Although there are some cars in unmodified form that already have high power ratings, Ligaya said they want Touge Battle to be a contest between unmodified cars.

“We discourage highly tuned cars and focus more on maximizing driver skill than upgrading your car. A fast driver in a slow car can drive fast in any car,” he added. “As long as the car is road worthy and safe, any car can join.”

But since not all cars are created equal, Touge Battle also has divisions or “classes.”

The Economy class is for cars with displacement of up to 1,550 cc, while the Regular class is for vehicles with a displacement of 1551-1950 cc. The Regular class is also where Hondas with D15 and ZC engines can participate.

For the Turbo+ class, cars with turbochargers and naturally aspirated engines below 3,050 cc can participate, while the Prestige class is reserved for cars with a displacement of 3,051 cc and above

For the Street class, all cars must have a complete interior or all door panels, amd carpets and seats must be installed. Only the rear seat backrests or backseats can be removed. Also, tires must be higher than a 200 tread-wear rating while fuel cells are prohibited.

The Race Car class is for vehicles that are not advisable for everyday road use. It has three categories: Race 3, up to 1,550 cc; Race 2, 1551 cc-2000 cc; and Race 1, 2001 cc and above.

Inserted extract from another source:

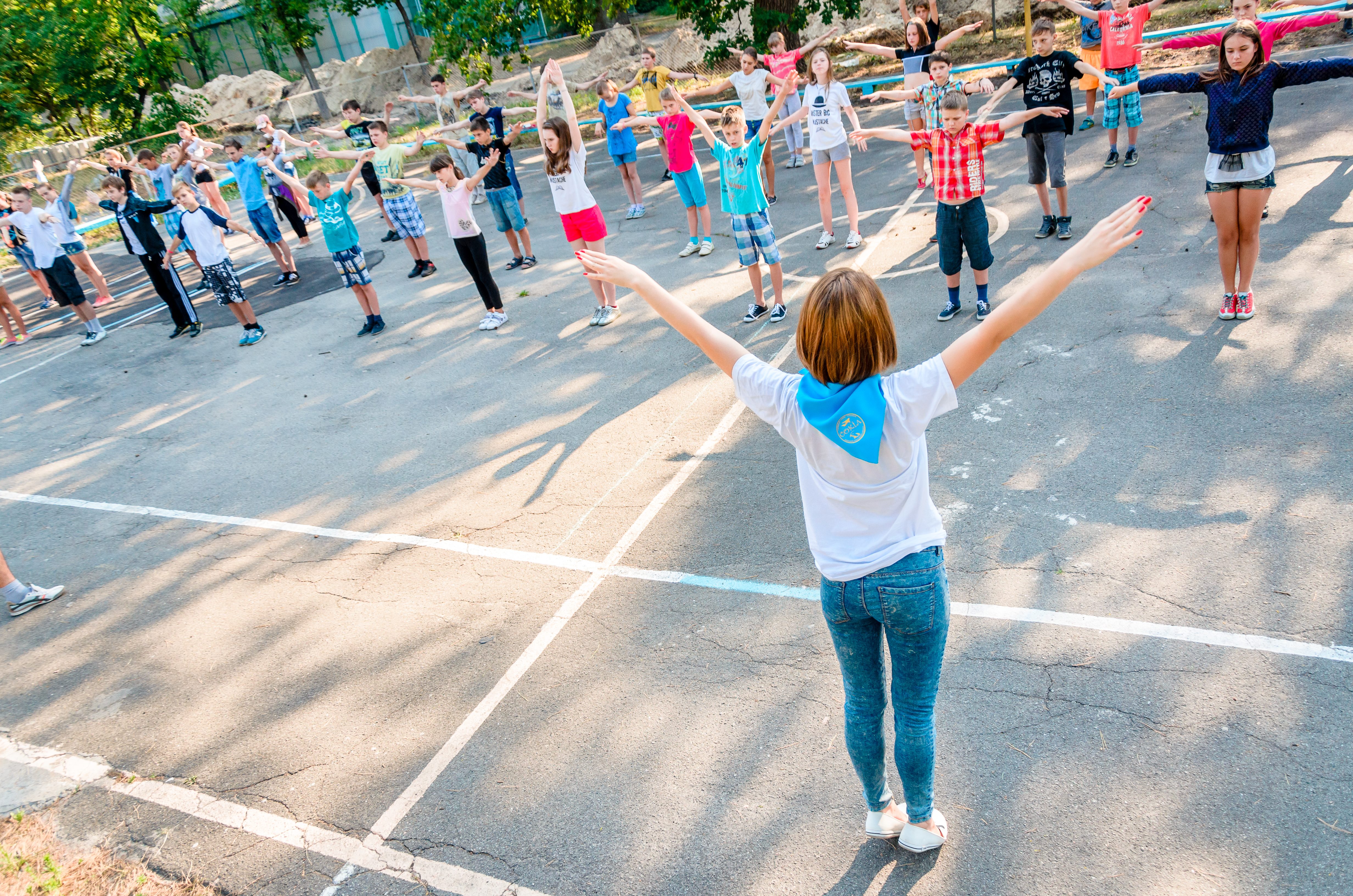 Зарядка
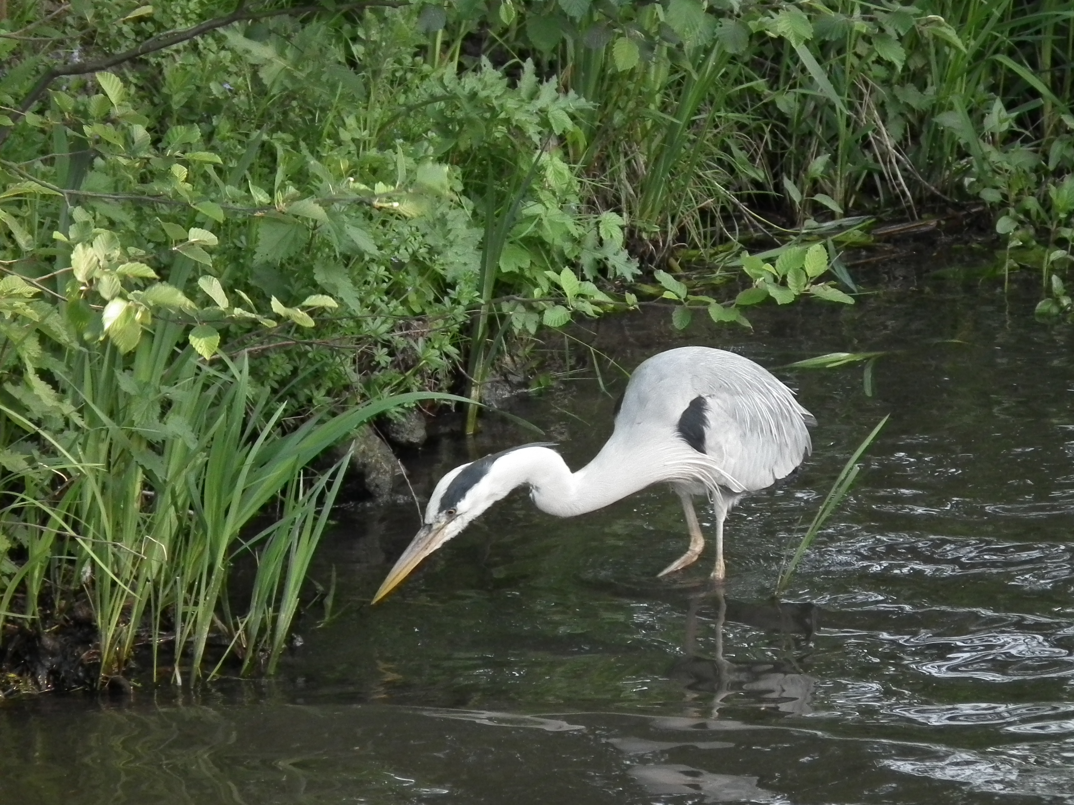 Graureiher

When a car has a turbocharger, its class is determined by multiplying its displacement by 1.5. The presumption is turbocharged cars usually have a power advantage of about 50 percent compared to normally aspirated (non-turbo) engines.

Touge Battle has its origins in the races staged along the mountain roads of Japan. That was modified by Ligaya and his team for maximum safety and an increased fun factor.

He added that local Touge Battle races began in 2014 and the fourth season will be held this year.

“Aside from Touge Battle, we also organize the Clubman Racing Series. We are also on our fourth year organizing the Clubman Racing series,” Ligaya said.

He was not alone, however, in organizing the Touge Battle races in the Philippines.

“After a previous car show that I organized in 2013. A friend of mine got our group together and came up with the idea of holding amateur races. One of my friends already made a Touge Battle event and suggested we continue it. We modified the format to what it is now to provide a safer and more enjoyable experience for the participants and spectators,” Ligaya said.

His team is currently made up to Sung Joon Park, Francis Arjonillo, Stephen Alunan, and Jed Jernel Labao, and other pals who are motor sports and car enthusiasts. And field of participants in the local Touge Battle series keeps growing.